Starting with the fact that…
The Df96 Monobath uses temperature for pushing, not time
Df96 as part of a small family of “unconventional” developers rather than a one-of-a-kind oddity.
Most traditional black and white developers treat temperature as the constant you hold. For instance, you stick with a specific temperature and you vary the time to push or pull. Dev charts for D-76, HC-110, DD-X, or Rodinal all assume this structure: pick a target temperature and vary time. A Tri-X at 400 in HC-110 is one time. Same film pushed to 1600 is a longer time. Temperature stays put.
The CineStill Df96 monobath flips this logic around. The time is a checkpoint, not a knob. According to the manual, 3 minutes at 27°C/80°F is the minimum time needed for the developer to complete and the fixer to finish its job (with constant agitation [recommended]). In order to push the film a stop, you gotta raise the bath temperature by 10°F (about 6°C). Lowering the temperature pulls it.

This relation between three variables: agitation method, temperature, and time, render a difference. In other words, this is a small shift in thinking that has big consequences.
With a traditional developer, a two or three degree drift during development is a mild inconvenience you can correct with a time adjustment later (or even by rebringing the roll to a bath), or just shrug off.
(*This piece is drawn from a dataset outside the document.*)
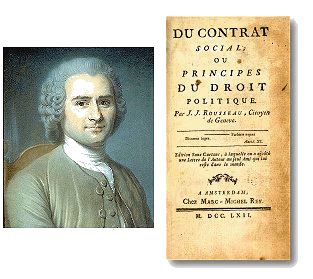 Jean-Jacques Rousseau autor del Contrato Social

With Df96, that same drift is a half-stop push or pull you won’t see until you scan, that makes the Df96 something more complex than it looks, and might defeat the purpose of the simplicity of just using one bottle to rule them all.
That’s why CineStill sells a water heater/circulator
Worth noticing: CineStill themselves sell a water circulator on their site. It’s a sous vide unit dressed up for film work. The product exists because temperature control matters more than the “any room temperature” marketing suggests for their products, both for the Monobath and the Cs41 Color Simplified 2-bath kit (but that’s expected).
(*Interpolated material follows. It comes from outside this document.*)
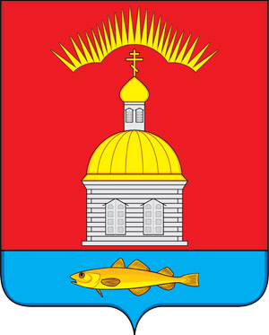 Герб Печенги, Мурманская область, Россия

You can develop at any temperature in the 65-95°F range and get an image. But if you care about consistency across a roll, a month, or an archive, the temperature of that bath matters more than it would with other B&W chemicals.
OK, the water circulator solves half the problem because your chemistry reaches target temperature. But you’re still agitating by hand in a vertical tank, and “intermittent” is still whatever you think it is.
The agitation question is what makes it complex
The second thing that surprised me is agitation. CineStill’s Df96 manual gives three recipes for fresh chemicals:
3 min at 80°F with constant agitation
4 min at 75°F with intermittent agitation
6 min at 70°F with minimal agitation
It also defines what each agitation mode means:
The question is: What is “intermittent agitation”? What is “minimal”? Let’s break this down, because two things jump out once I read these carefully.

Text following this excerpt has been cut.